*Your goal*
Below is a listing from which only part is wanted; return exactly the lines from the one with "St. Johann Baptist (Niedermerz)" up to and including the one with "Hensfossen dam".

*Task data*
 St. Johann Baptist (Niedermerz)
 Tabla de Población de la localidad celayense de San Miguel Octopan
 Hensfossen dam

--

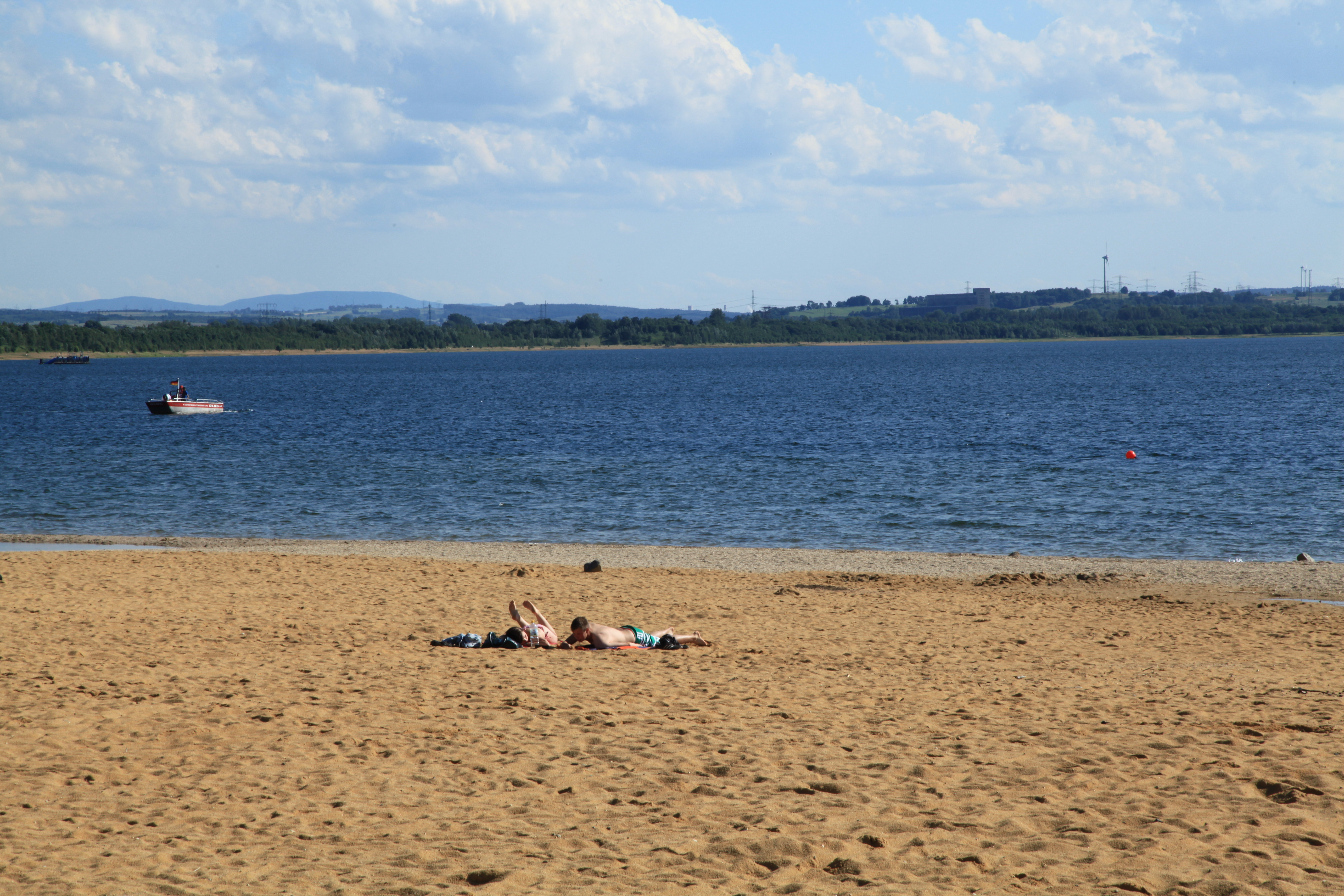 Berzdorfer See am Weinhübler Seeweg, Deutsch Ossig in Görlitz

*Task answer*
 St. Johann Baptist (Niedermerz)
 Tabla de Población de la localidad celayense de San Miguel Octopan
 Hensfossen dam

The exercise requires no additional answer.